Primary HPV screening with HPV16/18 partial genotyping is a promising strategy to identify women at current/future risk of >CIN2 in Japan without over-referral to colposcopy.
Trial Registration: UMIN Clinical Trials Registry Identifier: UMIN000013203.
细胞学为基础的筛查方案显著降低了宫颈癌的死亡率和发病率,但全球共识认为,人乳头瘤病毒(HPV)的初次检测增加了高级别宫颈上皮内瘤变(CIN)和浸润性癌的检出率。然而,对于 HPV 阳性女性的最佳分流策略,可能因具体情况而异。我们比较了 HPV16/18 阳性与其他 12 种高危型 HPV(hrHPV)的女性在细胞学阴性后 12 个月内发生 >CIN2/3 的绝对风险和相对风险(RR),以确定发生高级别疾病风险最高的女性,并允许对其他 hrHPV 感染的女性进行侵袭性较小的管理。
本研究纳入了年龄在 25-69 岁、细胞学阴性的 14160 名女性,她们参加了 HPV 基因分型和细胞学分流(COMPACT)研究。HPV16/18 阳性的女性被转诊至阴道镜检查,而其他 12 种 hrHPV 阳性的女性则在 6 个月后行重复细胞学检查,如果发现 >非典型鳞状细胞意义不明确,行阴道镜检查。

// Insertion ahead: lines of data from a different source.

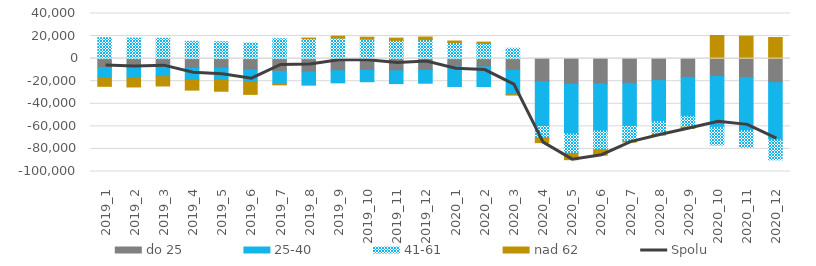
| Category | do 25 | 25-40 | 41-61 | nad 62 |
|---|---|---|---|---|
| 2019_1 | -7840 | -9062 | 18552 | -7617 |
| 2019_2 | -7787 | -9397 | 18166 | -7918 |
| 2019_3 | -7259 | -8740 | 18015 | -8220 |
| 2019_4 | -8573 | -10161 | 15343 | -9151 |
| 2019_5 | -8513 | -10667 | 14994 | -9700 |
| 2019_6 | -10109 | -11020 | 13945 | -10518 |
| 2019_7 | -11313 | -10985 | 17626 | -949 |
| 2019_8 | -11859 | -11630 | 17567 | 672 |
| 2019_9 | -10704 | -10734 | 18225 | 1680 |
| 2019_10 | -10295 | -10161 | 17199 | 1815 |
| 2019_11 | -10810 | -11305 | 16240 | 1942 |
| 2019_12 | -10302 | -11481 | 16706 | 2452 |
| 2020_1 | -7459 | -17199 | 14243 | 1388 |
| 2020_2 | -7369 | -17394 | 13500 | 1147 |
| 2020_3 | -10196 | -21686 | 9199 | -353 |
| 2020_4 | -20549 | -39598 | -9916 | -4390 |
| 2020_5 | -22546 | -44239 | -17148 | -5585 |
| 2020_6 | -22342 | -41757 | -16602 | -4884 |
| 2020_7 | -21862 | -38241 | -13229 | -589 |
| 2020_8 | -19507 | -36153 | -11577 | -479 |
| 2020_9 | -16612 | -34506 | -9583 | -1127 |
| 2020_10 | -15761 | -45128 | -15623 | 20517 |
| 2020_11 | -16913 | -46756 | -14948 | 19960 |
| 2020_12 | -21263 | -50722 | -17645 | 18721 |
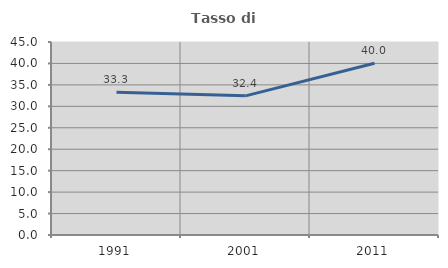
| Category | Tasso di occupazione   |
|---|---|
| 1991.0 | 33.293 |
| 2001.0 | 32.447 |
| 2011.0 | 40.028 |
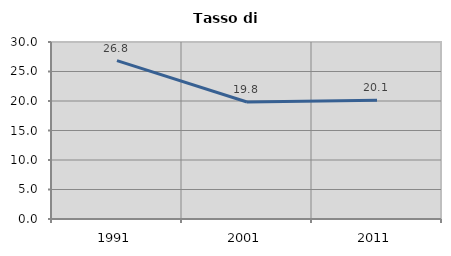
| Category | Tasso di disoccupazione   |
|---|---|
| 1991.0 | 26.84 |
| 2001.0 | 19.832 |
| 2011.0 | 20.119 |
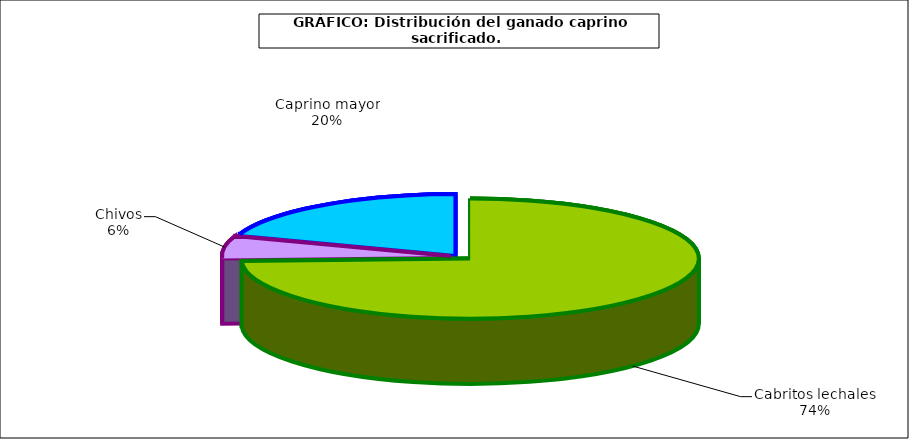
| Category | Series 0 |
|---|---|
| 0 | 899567 |
| 1 | 73064 |
| 2 | 236853 |

HPV16/18 阳性女性发生 >CIN2 的绝对风险为 19.5%(95%可信区间:12.4%-29.4%)。在 25-29 岁和 HPV16 阳性的女性中,该风险为 40.0%(95%可信区间:11.8%-76.9%)。HPV16/18 阳性女性发生 >CIN3 的绝对风险为 11.0%(95%可信区间:5.9%-19.6%)。在 30-39 岁和 HPV16 阳性的女性中,该风险为 23.1%(95%可信区间:5.0%-53.8%)。其他 12 种 hrHPV 阳性女性的总体 >CIN2 和 >CIN3 风险分别为 5.6%(95%可信区间:3.1%-10.0%)和 3.4%(95%可信区间:1.6%-7.2%)。HPV16/18 阳性 vs. 其他 12 种 hrHPV 的 >CIN2 和 >CIN3 的 RR 分别为 3.5(95%可信区间:1.7-7.3)和 3.3(95%可信区间:1.2-8.8)。
在日本,使用 HPV16/18 部分基因分型进行原发性 HPV 筛查是一种很有前途的策略,可以识别当前/未来发生 >CIN2 的女性,而不会过度转诊至阴道镜检查。
临床试验注册:UMIN 临床研究注册标识:UMIN000013203。